WORK TO COMPLETE >> Print the whole listing below exactly, skipping every picture.

DATASET CONTENT >>
# # # # #

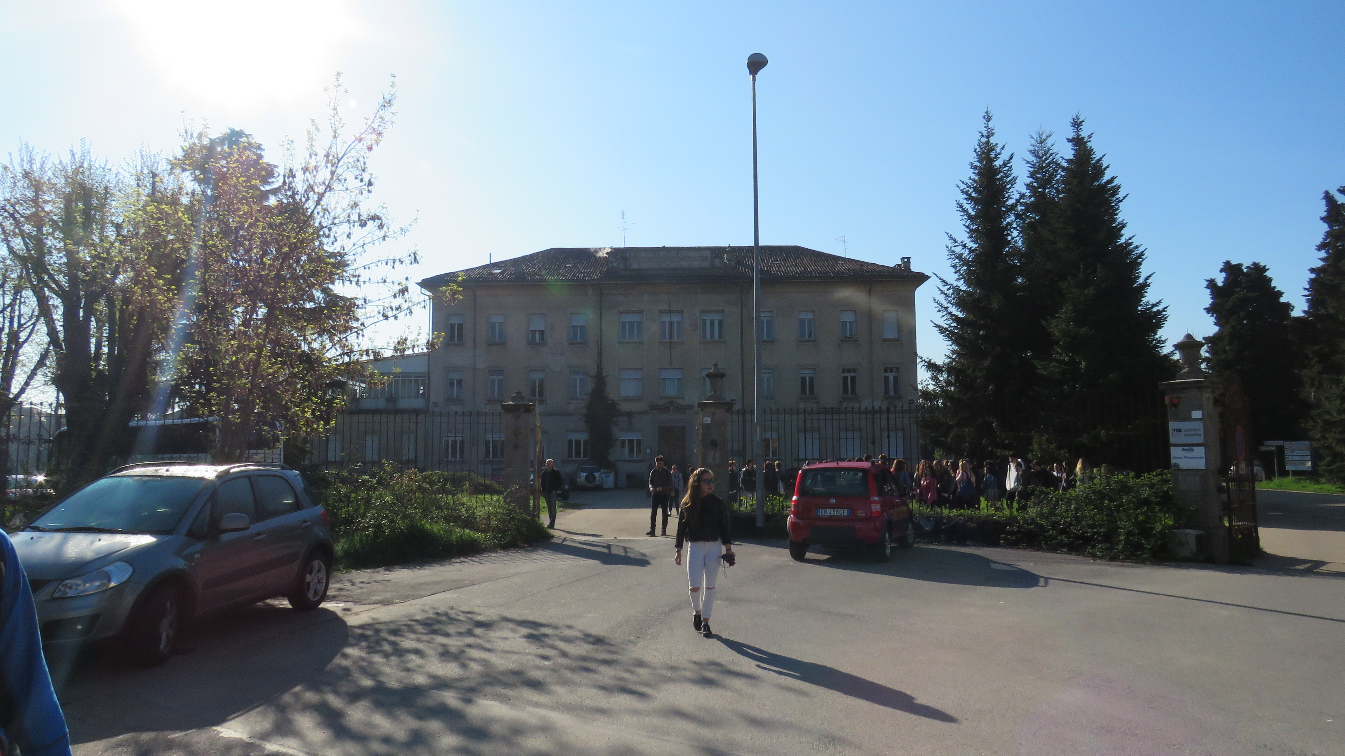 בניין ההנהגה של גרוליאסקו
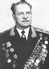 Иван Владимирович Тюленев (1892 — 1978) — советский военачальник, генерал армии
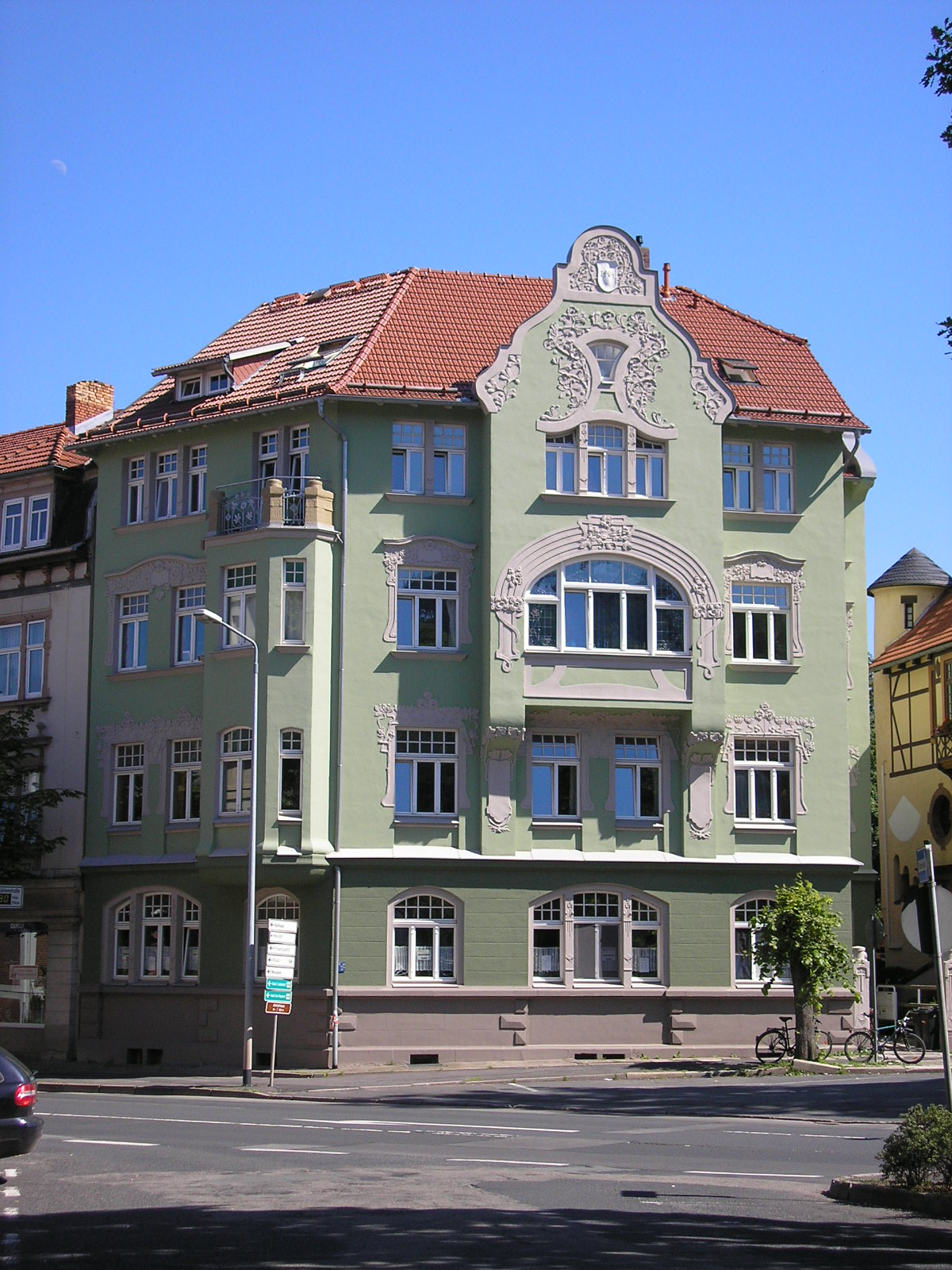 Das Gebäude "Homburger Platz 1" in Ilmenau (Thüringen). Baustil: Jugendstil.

# # # # #

WRITTEN REPLY >>
 בניין ההנהגה של גרוליאסקו
 Иван Владимирович Тюленев (1892 — 1978) — советский военачальник, генерал армии
 Das Gebäude "Homburger Platz 1" in Ilmenau (Thüringen). Baustil: Jugendstil.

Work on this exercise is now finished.